The geometrical and electronic structures, elastic constants, dielectric permittivities, phonon spectra, thermal properties and optical responses of Janus ZrOS monolayer have been investigated by first-principles calculations. The lattice constant a, Zr–O bond length dZr-O, Zr–S bond length dZr-S, band gap Eg, in-plane stiffness C and Poisson's ratio υ of the Janus ZrOS monolayer are 3.44 Å, 2.15 Å, 2.55 Å, 1.88 eV, 226.35 N/m and 0.26, respectively. A p-d hybridized ionic bond exists in Janus ZrOS monolayer, instead of sp2 hybridized covalent bond in graphene.
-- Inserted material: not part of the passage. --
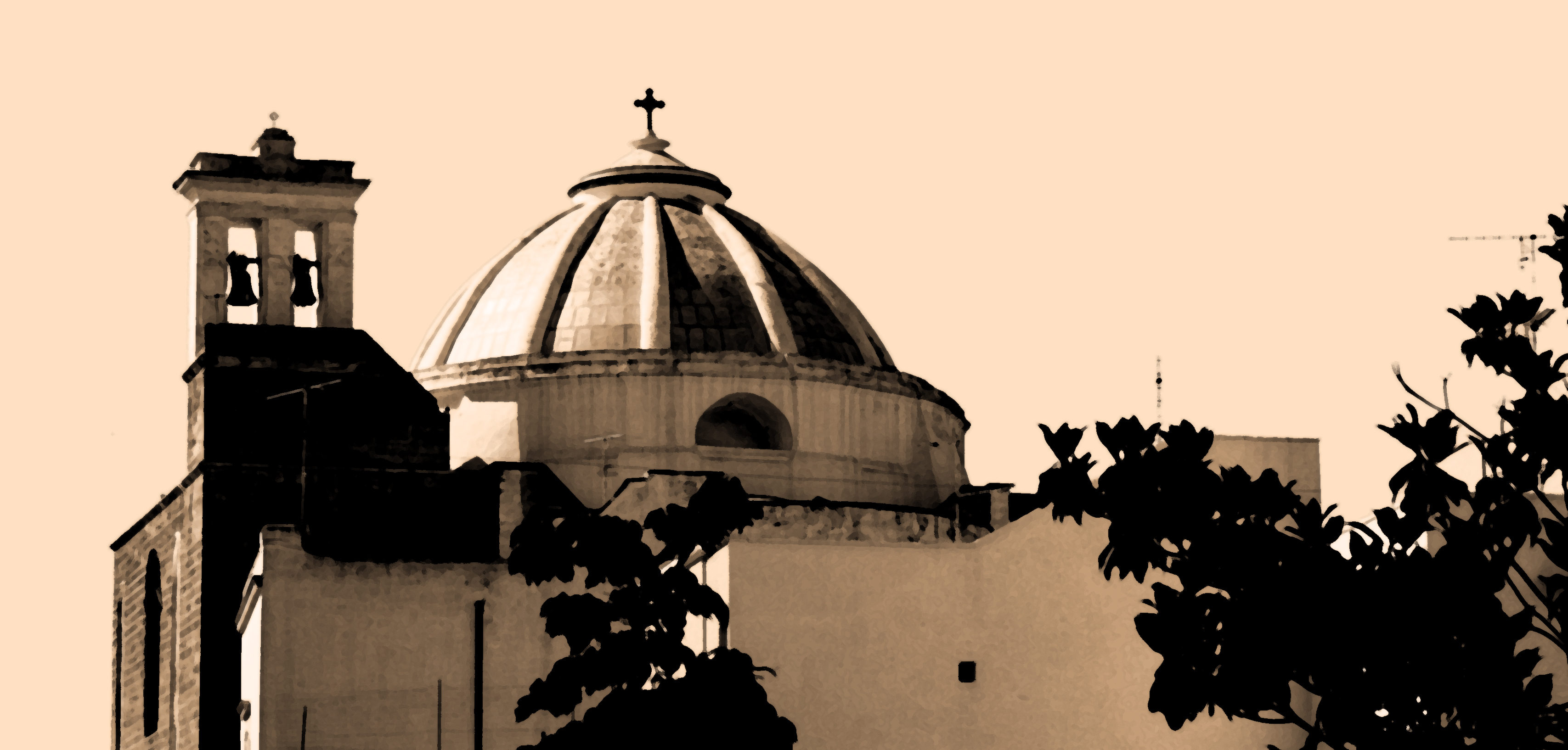 Cupola della chiesa madre di Neviano (Le)
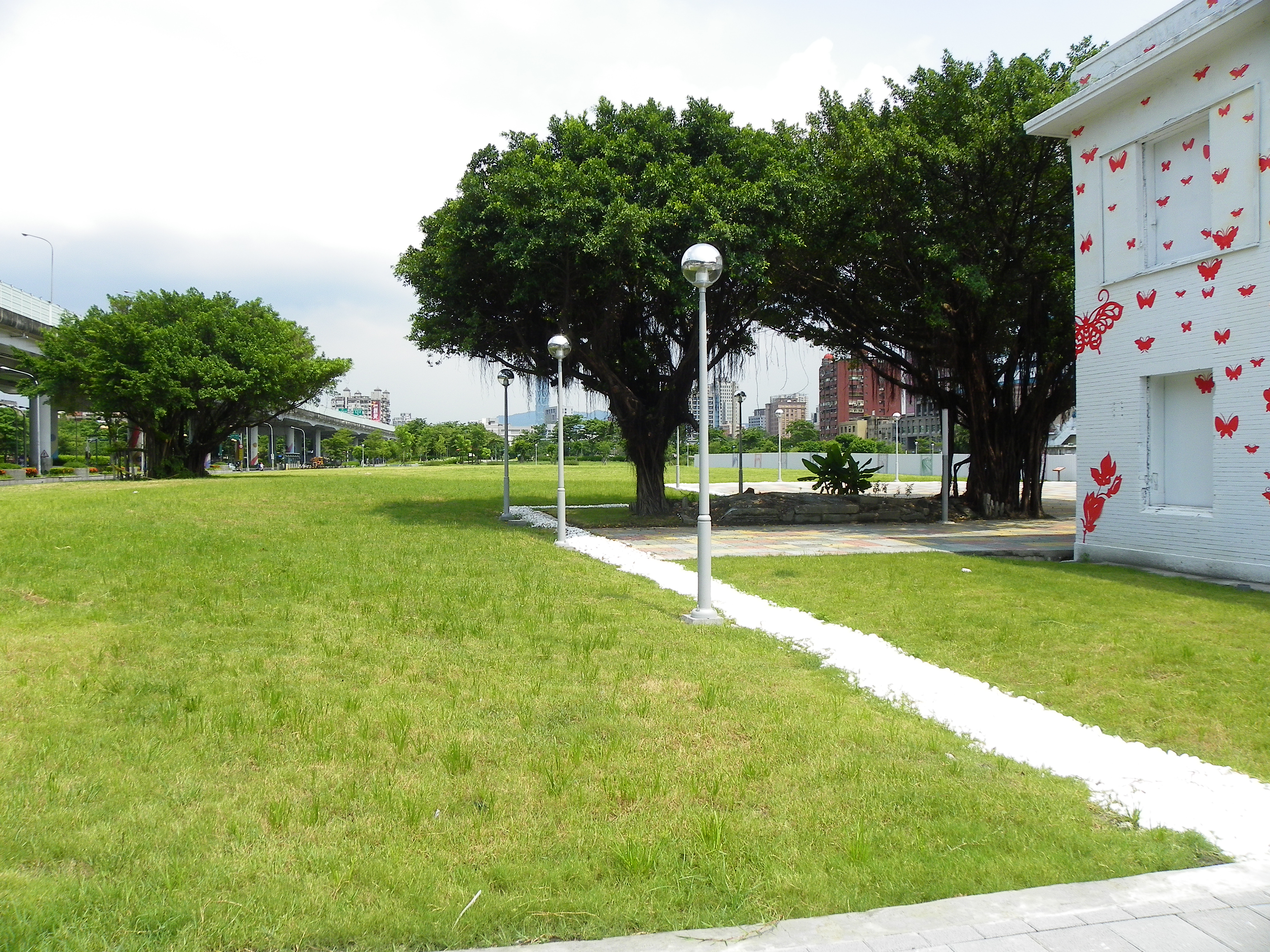 2010年8月，自原華山車站站舍北側東望整地綠化後的車站遺址。
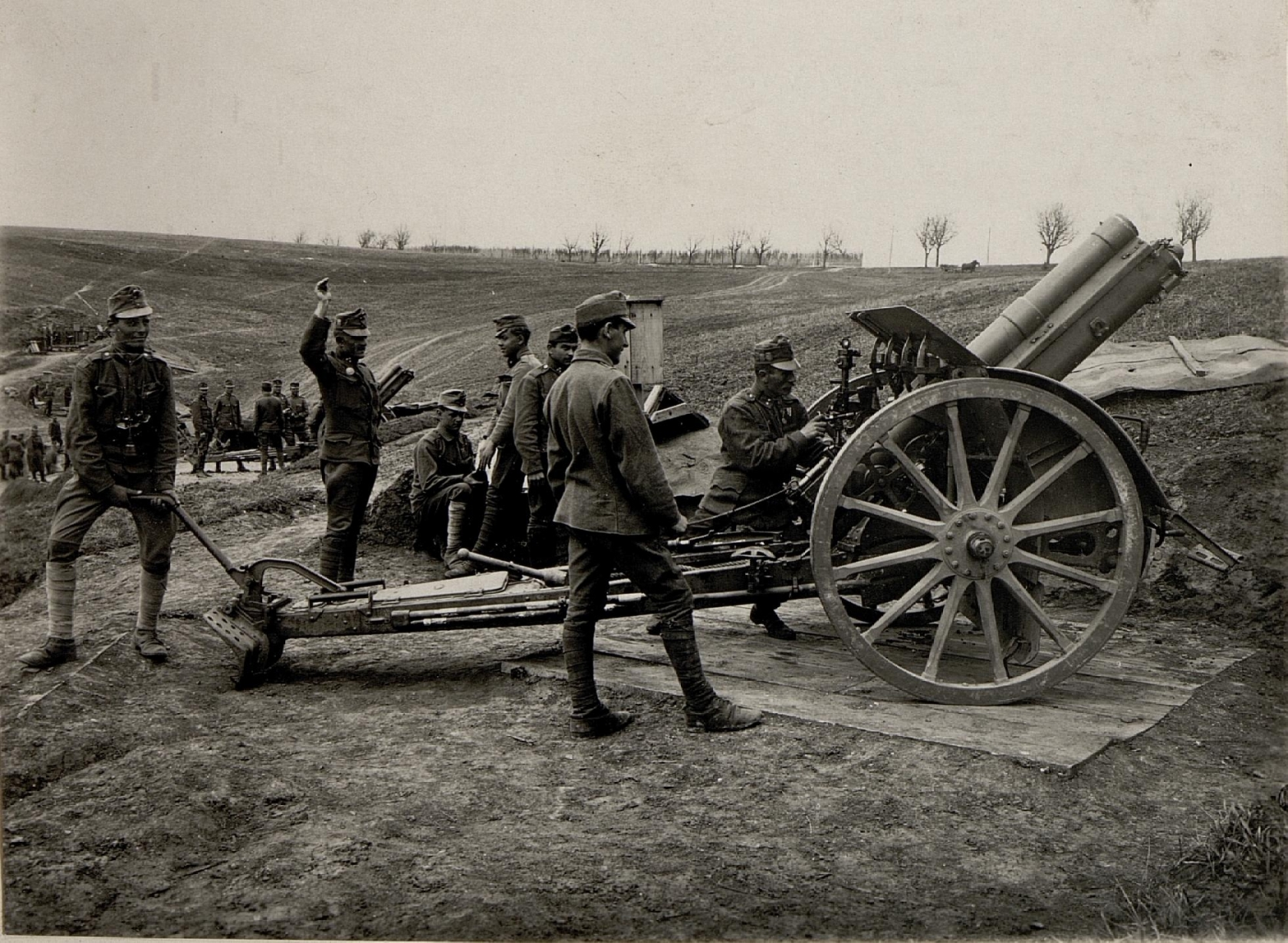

The larger values of Born effective charges Z11∗(Zr)=Z22∗(Zr)=6.76, Z11∗(O)=Z22∗(O)=-3.58 and Z11∗(S)=Z22∗(S)=-3.18 in-plane than the nominal chemical valences of +4 for Zr and −2 for O and S, reflecting a strong dynamic charge transfer from Zr atom to O and S atoms. After taking into account the Born effective charge and dielectric constant, the three acoustic-active modes (one A1 and two Eu) are degenerated (zero frequency) at Γ point, while a LO-TO splitting is observed for either Raman-active mode Eg or IR-active mode Eu at Γ point. The large dielectric permittivity, mechanical stability and dynamical stability make Janus ZrOS monolayer a promising dielectric material in modern semiconductor industry. The high and sharp absorption peaks in visible and UV light region propose Janus ZrOS monolayer a visible and UV light sensor application.